DiagonalMatrix

Status: Stable

documented, exercised by the test suite and/or worked examples, with no known limitations recorded.

Description

DiagonalMatrix[list] gives a matrix with the elements of list on the leading diagonal, and zero elsewhere.
DiagonalMatrix[list, k] gives a matrix with the elements of list on the k-th diagonal.
DiagonalMatrix[list, k, n] pads with zeros to create an n x n matrix.

Examples

All examples below are verified against the current Mathilda build.
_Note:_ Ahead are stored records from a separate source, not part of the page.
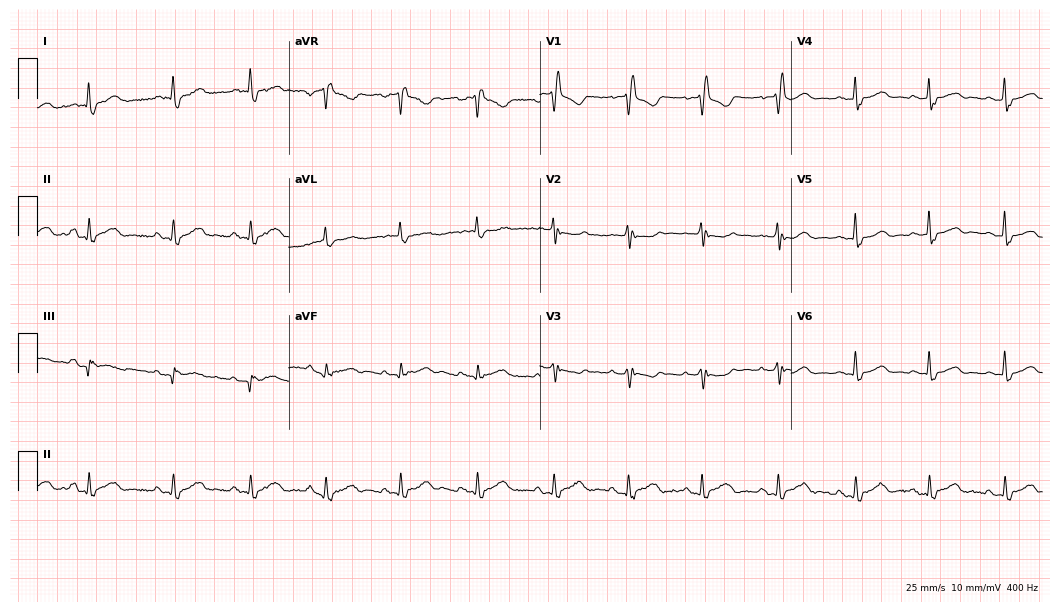
Resting 12-lead electrocardiogram. Patient: a 71-year-old woman. The tracing shows right bundle branch block.
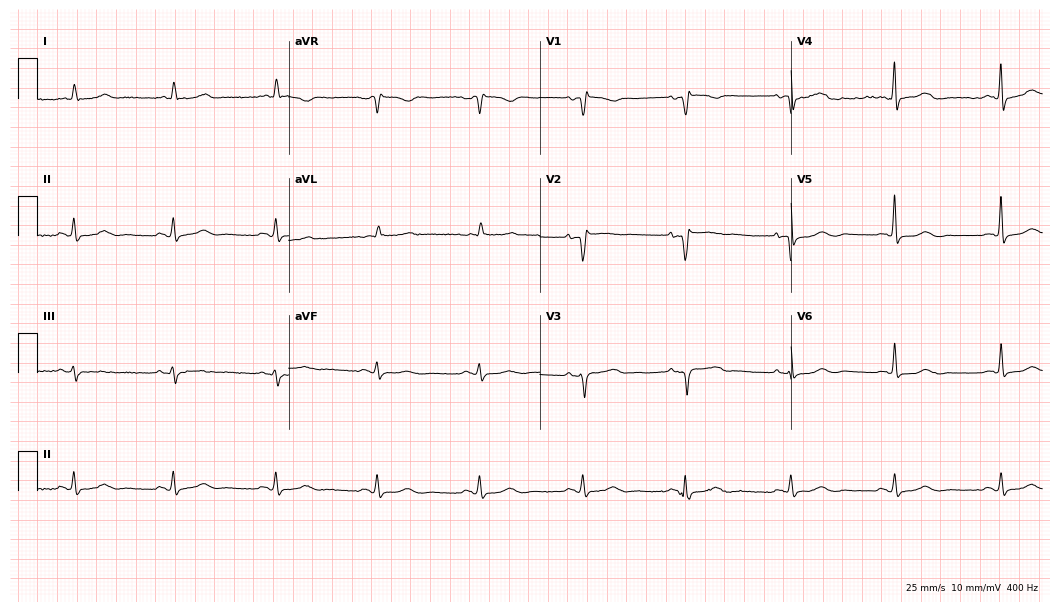
12-lead ECG from a female patient, 78 years old (10.2-second recording at 400 Hz). No first-degree AV block, right bundle branch block (RBBB), left bundle branch block (LBBB), sinus bradycardia, atrial fibrillation (AF) or sinus tachycardia recorded for this tracing. Only these six findings were labelled.
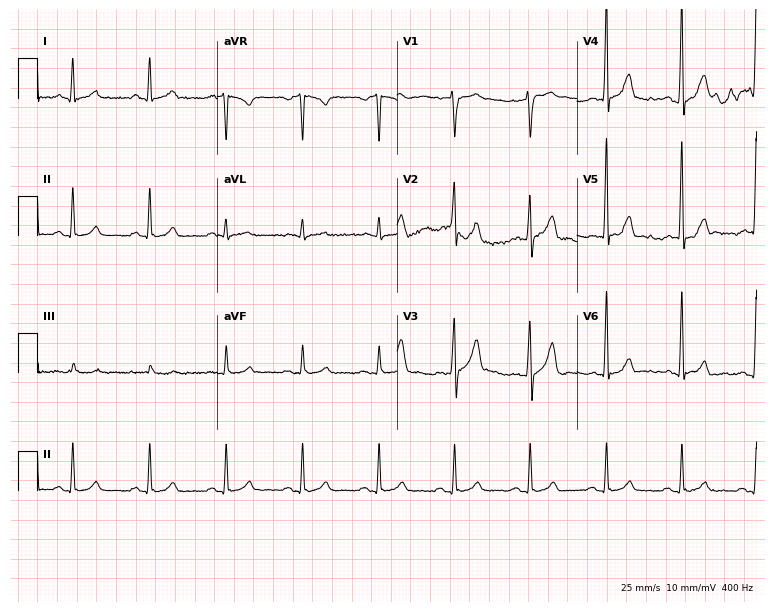
12-lead ECG from a 43-year-old male. Recorded interpretation: within normal limits.

In[1]:= DiagonalMatrix[{a, b, c}]
Out[1]= {{a, 0, 0}, {0, b, 0}, {0, 0, c}}

In[2]:= DiagonalMatrix[{a, b}, 1]
Out[2]= {{0, a, 0}, {0, 0, b}, {0, 0, 0}}

In[3]:= DiagonalMatrix[{1, 2, 3}, 0, {3, 5}]
Out[3]= {{1, 0, 0, 0, 0}, {0, 2, 0, 0, 0}, {0, 0, 3, 0, 0}}

Implementation notes

builtin_diagonalmatrix builds a matrix placing the entries of the given List on the k-th diagonal. With one argument the entries go on the main diagonal (k = 0); a second integer argument k selects a super-/sub-diagonal (j - i == k), sizing the matrix to (s + |k|) × (s + |k|) where s is the list length; an optional third argument fixes the output dimensions as n or {m, n}. Off-diagonal cells are Integer 0; diagonal cells are deep-copied verbatim from the input list, so symbolic, exact, and inexact entries flow through unchanged. Malformed k/dimension specs return the call unevaluated. The result is a List of Lists.

• Protected.
• For k > 0, places elements k positions above the leading diagonal.
• For k < 0, places elements k positions below the leading diagonal.
• By default, size is optimally bounded to fit the full array cleanly. Extraneous elements are dropped if manual constraints fall short of required lengths.

Attributes: Protected.

Implementation status

Stable — documented, exercised by the test suite and/or worked examples, with no known limitations recorded.

References

• Source: src/linalg/construct.c
• Specification: docs/spec/builtins/linear-algebra.md

Notes & additional examples

Worked examples

In[1]:= DiagonalMatrix[{1, 2, 3}]
Out[1]= {{1, 0, 0}, {0, 2, 0}, {0, 0, 3}}

In[1]:= DiagonalMatrix[{a, b}, 1]
Out[1]= {{0, a, 0}, {0, 0, b}, {0, 0, 0}}

In[1]:= DiagonalMatrix[{x, y, z}, -1, 4]
Out[1]= {{0, 0, 0, 0}, {x, 0, 0, 0}, {0, y, 0, 0}, {0, 0, z, 0}}

In[1]:= DiagonalMatrix[{1, 1, 1, 1}, 2]
Out[1]= {{0, 0, 1, 0, 0, 0}, {0, 0, 0, 1, 0, 0}, {0, 0, 0, 0, 1, 0}, {0, 0, 0, 0, 0, 1}, {0, 0, 0, 0, 0, 0}, {0, 0, 0, 0, 0, 0}}

Notes

DiagonalMatrix[list] places list on the main diagonal of an otherwise zero square matrix. The two-argument form DiagonalMatrix[list, k] shifts the band to the k-th diagonal — positive k lies above the main diagonal (a superdiagonal), negative k below it (a subdiagonal) — and the matrix grows just large enough to hold that band, so DiagonalMatrix[{a, b}, 1] is 3 x 3. The three-argument form DiagonalMatrix[list, k, n] pads with zeros to force an explicit n x n size, as in the 2 x Jordan-style superdiagonal block of ones above.